The Delhi police is continuing to arrest antisocial elements on the eve of the general elections. "Most of them are from akharas in Delhi and Haryana," the senior police official said.
"We made preventive arrests as these are elements who could create trouble during elections. Further searches are going on," he added.
A member of the Chandgi Ram Akhara, one of the oldest training schools for wrestlers located in the northern fringes of Delhi, told rediff.com, "Our boys are busy with elections, now they get paid well... It is a professional service." The akhara is run by Arjuna award winner Chandgi Ram, who personally prefers to keep off this business, but does not interfere in what his trainees do.
Most akharas offer their entire lot of pehalwans to one particular party. "Money is the key motivator," say city police officials. Though akhara members deny any criminal links, police officials say a "substantial number of them have a criminal background". Lack of education and the inability to achieve much in the field of sport force the pehalwans into doing petty jobs for property dealers, private financiers, etc, all of which ultimately leads them to the world of crime, say police officials.
The city police commissioner has threatened tough action, and it has to "some extent" deterred Haryana-based pehalwans from coming to the capital. Besides, Haryana, where the Congress and the BJP-INLD combine are locked in a tough fight, itself offers them a lucrative market. But because elections are spread over three phases, "on the crucial days we expect more of them to come in," admits a senior official of the crime branch.
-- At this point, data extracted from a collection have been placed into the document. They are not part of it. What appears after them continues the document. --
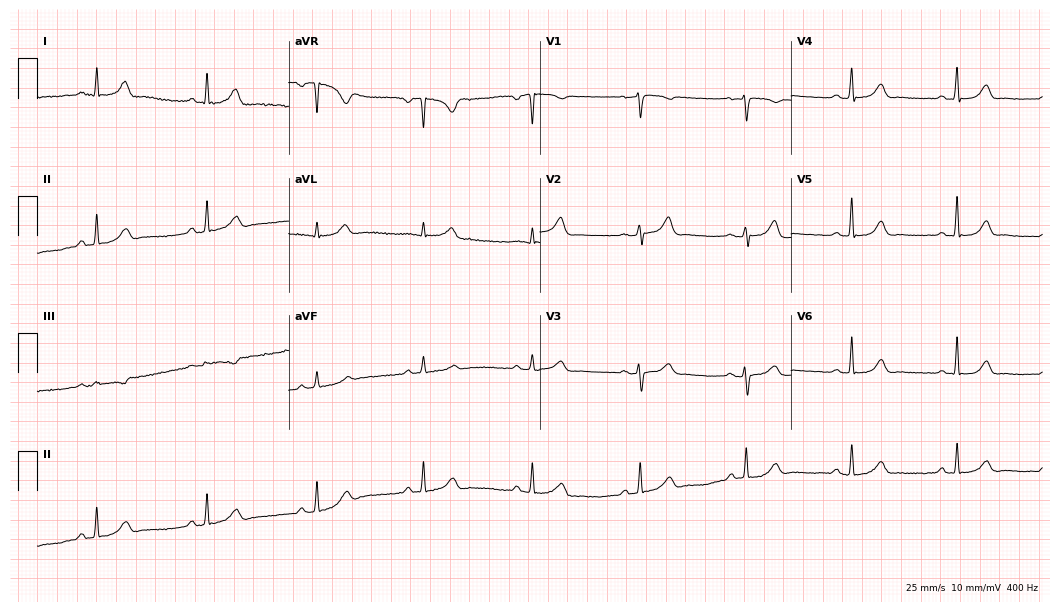
ECG — a 50-year-old female patient. Labelled as a normal ECG.
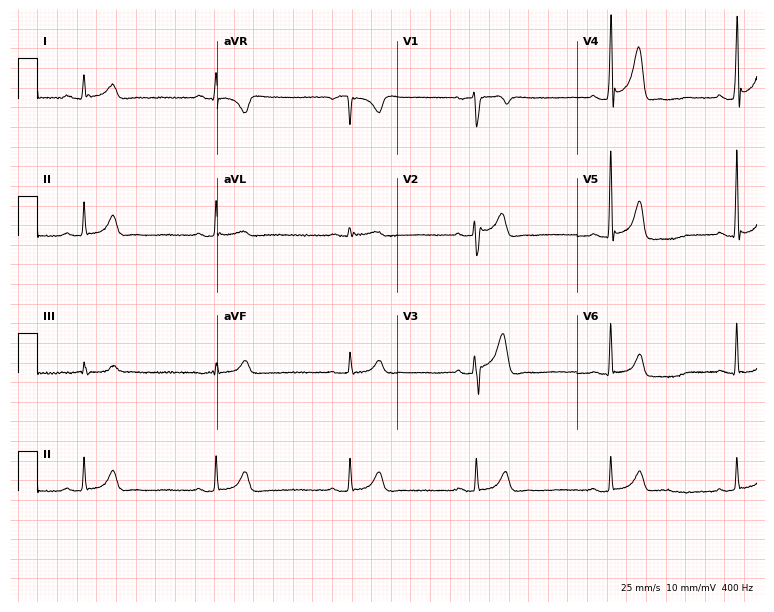
12-lead ECG (7.3-second recording at 400 Hz) from a male, 37 years old. Screened for six findings — first-degree AV block, right bundle branch block, left bundle branch block, sinus bradycardia, atrial fibrillation, sinus tachycardia — none is recorded. Only these six findings were labelled.
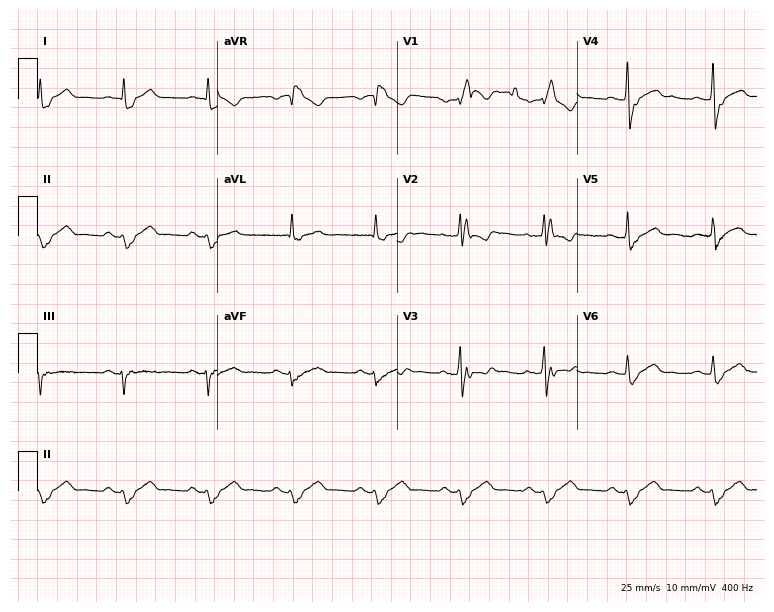
Resting 12-lead electrocardiogram. Patient: a 66-year-old male. The tracing shows right bundle branch block.
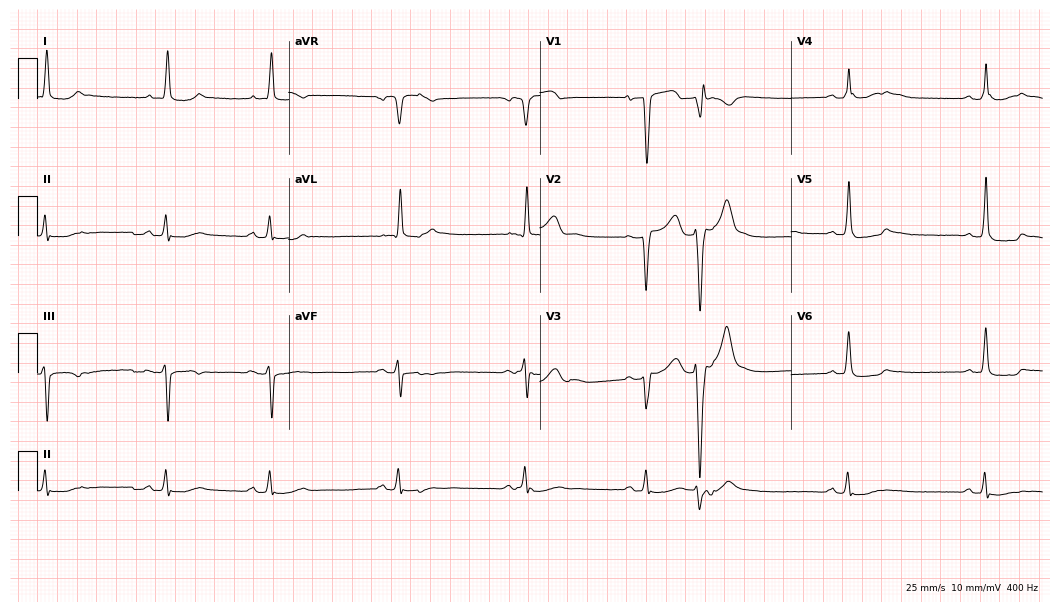
12-lead ECG from a 67-year-old female (10.2-second recording at 400 Hz). No first-degree AV block, right bundle branch block, left bundle branch block, sinus bradycardia, atrial fibrillation or sinus tachycardia recorded for this tracing.
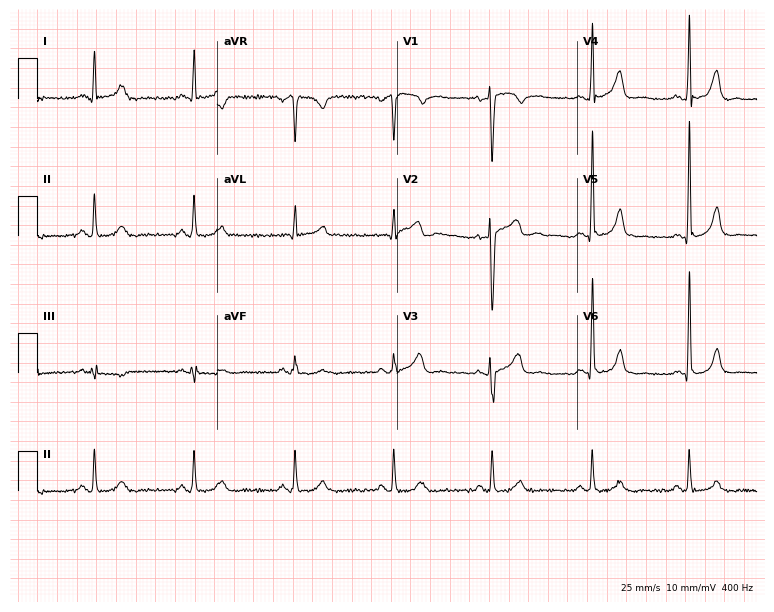
12-lead ECG (7.3-second recording at 400 Hz) from a man, 46 years old. Labelled as a normal ECG.
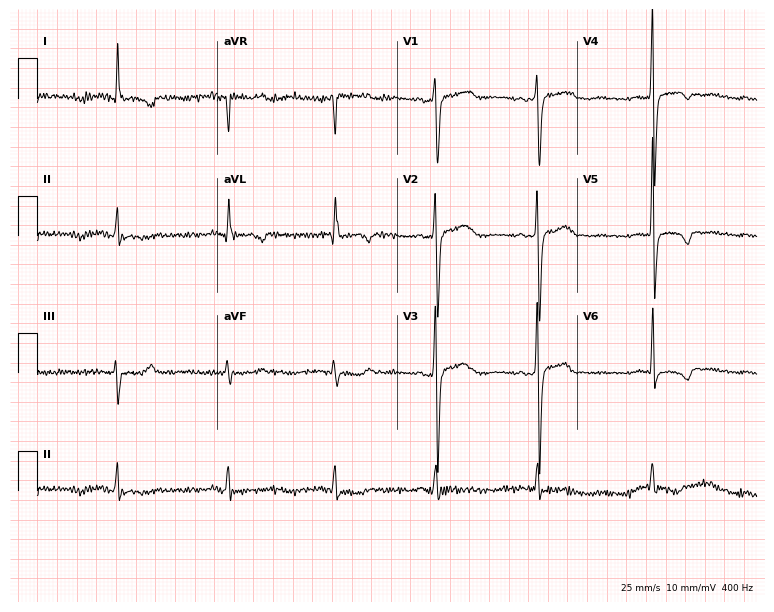
Electrocardiogram, a woman, 53 years old. Of the six screened findings (first-degree AV block, right bundle branch block (RBBB), left bundle branch block (LBBB), sinus bradycardia, atrial fibrillation (AF), sinus tachycardia), none is recorded. Findings outside these six are not listed.

According to police officials and local political workers, anything ranging from Rs 1000 to 10,000 is paid to a wrestler for 10 days' work. "The reward depends upon the efficiency of the pehalwan," says a local BJP worker Harish, who is campaigning for Sahib Singh Verma. The best of the wrestlers are hired for protecting the leaders, and those who are also local dadas are paid heavily for getting voters to the polling booths and "for taking care of the situation" on the polling day, says Harish.